Fraud, along with problems with third-party providers, can also eat into reserves, Walker said.

The Deloitte research also found that very few companies have undertaken quantitative risk assessment as a basis for setting reserves. Some trustees set a target within a broad range recommended by APRA, while other funds’ reserves fluctuate based on net fund income.

“The role of the reserves is entwined with the sustainability of member fees,” explained Huppert. “Many trustee boards rely heavily on contractual arrangements with service providers, including administrators and custodians.”

But if things go wrong, funds tend to offset their risk through recourse to third parties.

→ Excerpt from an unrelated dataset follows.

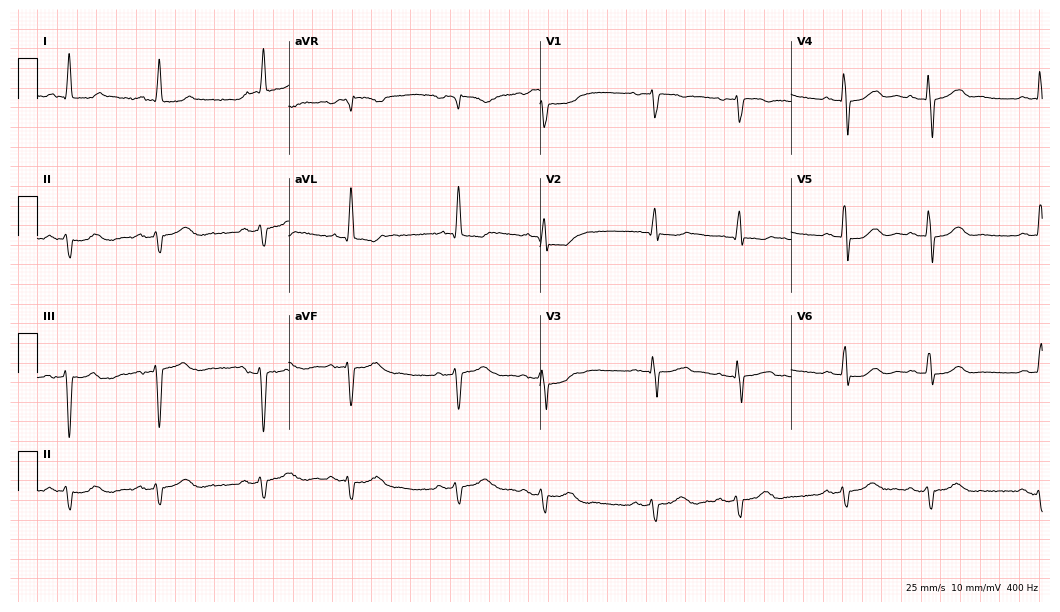
Standard 12-lead ECG recorded from a man, 82 years old (10.2-second recording at 400 Hz). None of these six findings is recorded: first-degree AV block, right bundle branch block (RBBB), left bundle branch block (LBBB), sinus bradycardia, atrial fibrillation (AF), sinus tachycardia.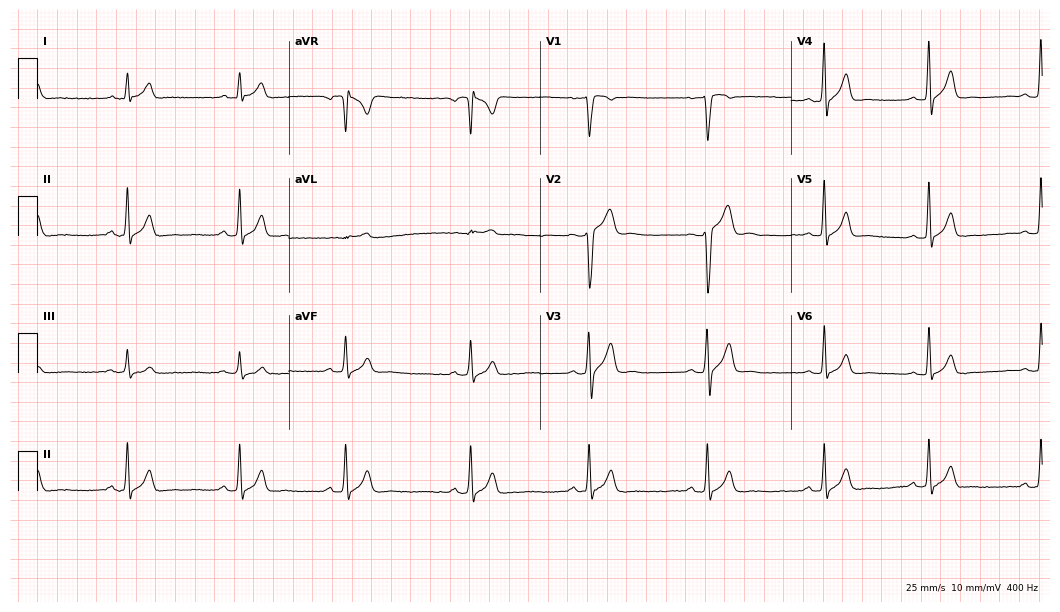
12-lead ECG from a male patient, 34 years old (10.2-second recording at 400 Hz). No first-degree AV block, right bundle branch block (RBBB), left bundle branch block (LBBB), sinus bradycardia, atrial fibrillation (AF) or sinus tachycardia recorded for this tracing. Other findings, if any, are not listed.

“This is a dangerous practice,” said Huppert. “It ignores many types of risk and is predicated on the assumption that there will be restitution from a willing and financially strong third party. That is risky, because it is not necessarily the case. Even if restitution is available it can sometimes take more than 12 months to settle and find its way to the fund.”

Wayne Walker agreed: “Risk management is possibly the single most important operational issue for superannuation trustees. It demands an understanding of major risks and how they may impact on a fund across a range of possible future circumstances. It also reflects matters within and beyond the trustee’s own control.”

The Deloitte research also found that the top 10 funds by membership had reserves that totalled $742 million. Walker said that although this was less than 5 per cent of total assets, it gave larger funds a competitive advantage over their smaller counterparts.